Par la suite, Youssef Chahed a rappelé qu’il a, lui aussi, procédé à l’assignation à résidence de certains criminels. « Ces derniers étaient des contrebandiers. Ils avaient commis des infractions fiscales et douanières et avaient été traduits devant la justice en quelques jours. Actuellement, la Tunisie passe par une période exceptionnelle. Les interdictions de voyages et assignations à résidence concernent des juges, des politiciens et des fonctionnaires. Ce ne sont pas les mêmes profils », a-t-il expliqué.

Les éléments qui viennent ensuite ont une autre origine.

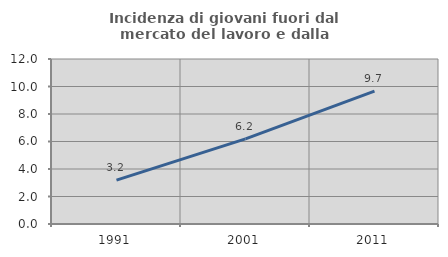
| Category | Incidenza di giovani fuori dal mercato del lavoro e dalla formazione  |
|---|---|
| 1991.0 | 3.187 |
| 2001.0 | 6.195 |
| 2011.0 | 9.659 |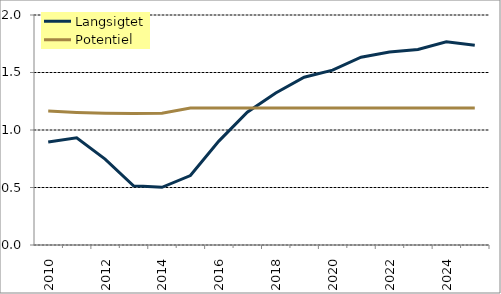
| Category | Langsigtet | Potentiel |
|---|---|---|
| 2010-01-01 | 0.896 | 1.165 |
| 2011-01-01 | 0.933 | 1.153 |
| 2012-01-01 | 0.747 | 1.146 |
| 2013-01-01 | 0.515 | 1.143 |
| 2014-01-01 | 0.502 | 1.146 |
| 2015-01-01 | 0.604 | 1.19 |
| 2016-01-01 | 0.903 | 1.19 |
| 2017-01-01 | 1.154 | 1.19 |
| 2018-01-01 | 1.322 | 1.19 |
| 2019-01-01 | 1.459 | 1.19 |
| 2020-01-01 | 1.52 | 1.19 |
| 2021-01-01 | 1.633 | 1.19 |
| 2022-01-01 | 1.678 | 1.19 |
| 2023-01-01 | 1.701 | 1.19 |
| 2024-01-01 | 1.766 | 1.19 |
| 2025-01-01 | 1.738 | 1.19 |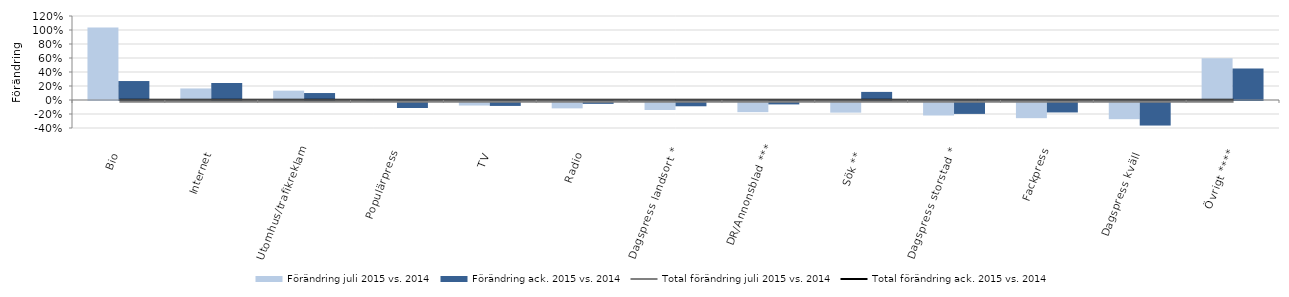
| Category | Förändring juli 2015 vs. 2014 | Förändring ack. 2015 vs. 2014 |
|---|---|---|
| Bio | 1.036 | 0.271 |
| Internet | 0.165 | 0.243 |
| Utomhus/trafikreklam | 0.134 | 0.1 |
| Populärpress | 0.011 | -0.1 |
| TV | -0.065 | -0.07 |
| Radio | -0.105 | -0.041 |
| Dagspress landsort * | -0.128 | -0.075 |
| DR/Annonsblad *** | -0.159 | -0.049 |
| Sök ** | -0.166 | 0.116 |
| Dagspress storstad * | -0.207 | -0.184 |
| Fackpress | -0.245 | -0.163 |
| Dagspress kväll  | -0.26 | -0.351 |
| Övrigt **** | 0.597 | 0.449 |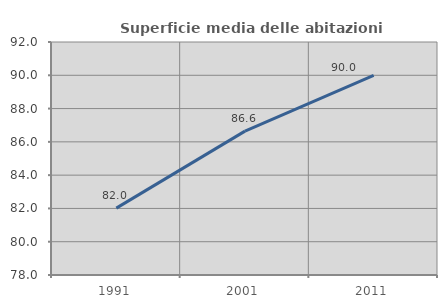
| Category | Superficie media delle abitazioni occupate |
|---|---|
| 1991.0 | 82.019 |
| 2001.0 | 86.646 |
| 2011.0 | 89.99 |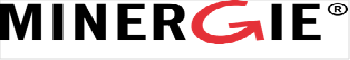
| Category | Series 1 | Series 0 |
|---|---|---|
| 0 | 1 | 0 |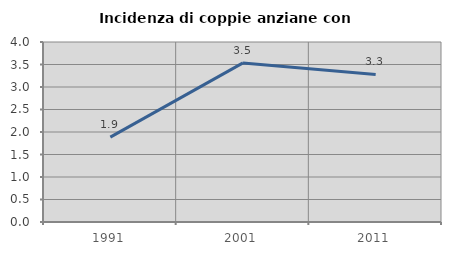
| Category | Incidenza di coppie anziane con figli |
|---|---|
| 1991.0 | 1.887 |
| 2001.0 | 3.535 |
| 2011.0 | 3.279 |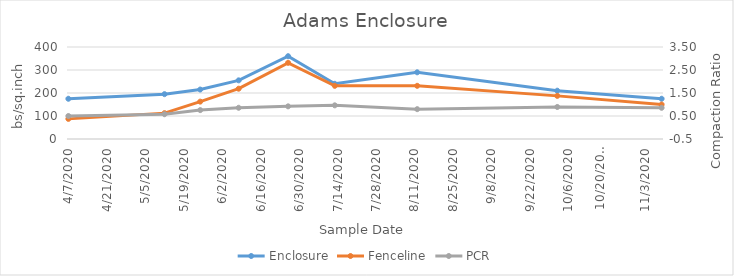
| Category | Enclosure | Fenceline |
|---|---|---|
| 4/7/20 | 175 | 87.5 |
| 5/12/20 | 195 | 112.5 |
| 5/25/20 | 215 | 162.5 |
| 6/8/20 | 255 | 218.75 |
| 6/26/20 | 360 | 331.25 |
| 7/13/20 | 240 | 231.25 |
| 8/12/20 | 290 | 231.25 |
| 10/2/20 | 210 | 187.5 |
| 11/9/20 | 175 | 150 |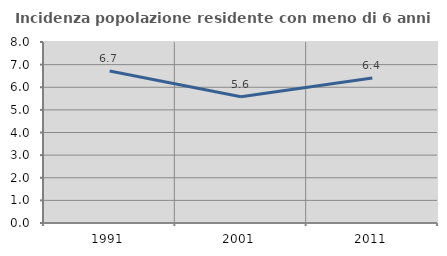
| Category | Incidenza popolazione residente con meno di 6 anni |
|---|---|
| 1991.0 | 6.722 |
| 2001.0 | 5.581 |
| 2011.0 | 6.409 |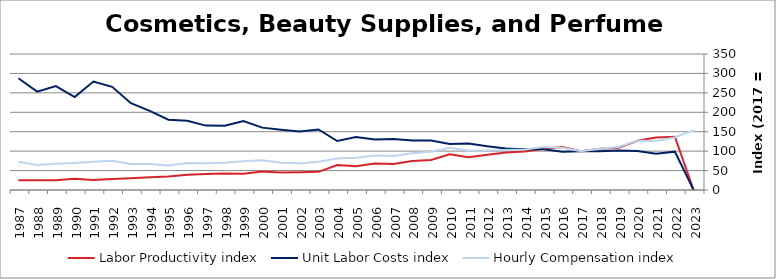
| Category | Labor Productivity index | Unit Labor Costs index | Hourly Compensation index |
|---|---|---|---|
| 2023.0 | 0 | 0 | 153.717 |
| 2022.0 | 137.137 | 98.676 | 135.322 |
| 2021.0 | 134.844 | 93.344 | 125.869 |
| 2020.0 | 126.737 | 100.214 | 127.008 |
| 2019.0 | 108.445 | 101.95 | 110.56 |
| 2018.0 | 106.314 | 100.022 | 106.338 |
| 2017.0 | 100 | 100 | 100 |
| 2016.0 | 110.497 | 98.335 | 108.656 |
| 2015.0 | 105.967 | 104.686 | 110.933 |
| 2014.0 | 98.87 | 105.189 | 104.001 |
| 2013.0 | 96.418 | 107.086 | 103.25 |
| 2012.0 | 90.543 | 112.441 | 101.807 |
| 2011.0 | 84.293 | 119.817 | 100.997 |
| 2010.0 | 92.14 | 118.162 | 108.875 |
| 2009.0 | 77.281 | 127.262 | 98.35 |
| 2008.0 | 74.505 | 127.259 | 94.814 |
| 2007.0 | 66.785 | 131.076 | 87.539 |
| 2006.0 | 68.347 | 130.065 | 88.895 |
| 2005.0 | 61.151 | 136.112 | 83.234 |
| 2004.0 | 64.256 | 126 | 80.963 |
| 2003.0 | 46.786 | 155.809 | 72.898 |
| 2002.0 | 45.6 | 150.277 | 68.526 |
| 2001.0 | 45.331 | 155.057 | 70.289 |
| 2000.0 | 47.519 | 160.502 | 76.27 |
| 1999.0 | 41.569 | 177.589 | 73.822 |
| 1998.0 | 42.44 | 165.572 | 70.268 |
| 1997.0 | 41.386 | 165.713 | 68.581 |
| 1996.0 | 39.196 | 177.926 | 69.74 |
| 1995.0 | 34.852 | 180.772 | 63.002 |
| 1994.0 | 32.768 | 203.61 | 66.718 |
| 1993.0 | 30.069 | 223.38 | 67.169 |
| 1992.0 | 28.417 | 265.522 | 75.453 |
| 1991.0 | 25.977 | 279.224 | 72.534 |
| 1990.0 | 29.175 | 239.216 | 69.791 |
| 1989.0 | 25.324 | 267.315 | 67.696 |
| 1988.0 | 25.377 | 253.106 | 64.23 |
| 1987.0 | 25.218 | 287.455 | 72.492 |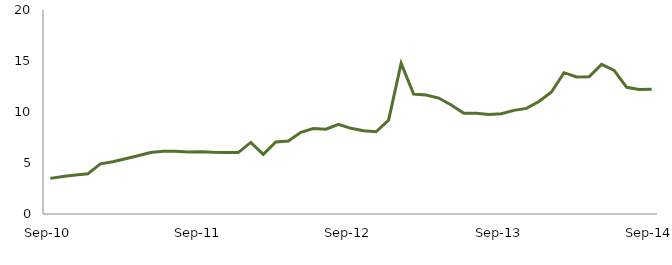
| Category | Series 0 |
|---|---|
| Sep-10 | 3.493 |
|  | 3.666 |
|  | 3.83 |
|  | 3.94 |
|  | 4.916 |
|  | 5.126 |
|  | 5.419 |
|  | 5.714 |
|  | 6.026 |
|  | 6.157 |
|  | 6.159 |
|  | 6.071 |
| Sep-11 | 6.101 |
|  | 6.047 |
|  | 6.024 |
|  | 6.023 |
|  | 7.02 |
|  | 5.854 |
|  | 7.066 |
|  | 7.148 |
|  | 8.003 |
|  | 8.373 |
|  | 8.316 |
|  | 8.796 |
| Sep-12 | 8.398 |
|  | 8.159 |
|  | 8.058 |
|  | 9.197 |
|  | 14.769 |
|  | 11.758 |
|  | 11.668 |
|  | 11.366 |
|  | 10.68 |
|  | 9.881 |
|  | 9.866 |
|  | 9.756 |
| Sep-13 | 9.834 |
|  | 10.159 |
|  | 10.356 |
|  | 11.024 |
|  | 11.964 |
|  | 13.855 |
|  | 13.442 |
|  | 13.452 |
|  | 14.665 |
|  | 14.072 |
|  | 12.418 |
|  | 12.198 |
| Sep-14 | 12.235 |

Pour ce qui est des informations relayées sur les réseaux sociaux et affirmant qu’il s’était enfui le 28 juillet 2021, Youssef Chahed a déclaré « Les rumeurs sont des mensonges inventés par les envieux, répétés par les cons et crus par des idiots ». « Le président, dans sa lutte contre la corruption, doit se pencher sur les réseaux qui propagent de telles rumeurs et démoralisent le peuple », a-t-il poursuivi.

Enfin, Youssef Chahed a affirmé qu’il n’est pas concerné par la nomination à la tête du prochain gouvernement, qu’il n’en a pas envie et qu’il ne cherche pas à être nommé. « Même si je ne fais pas beaucoup de déclarations à ce sujet, j’essaie d’aider mon pays depuis mon poste de président de parti », a-t-il conclu.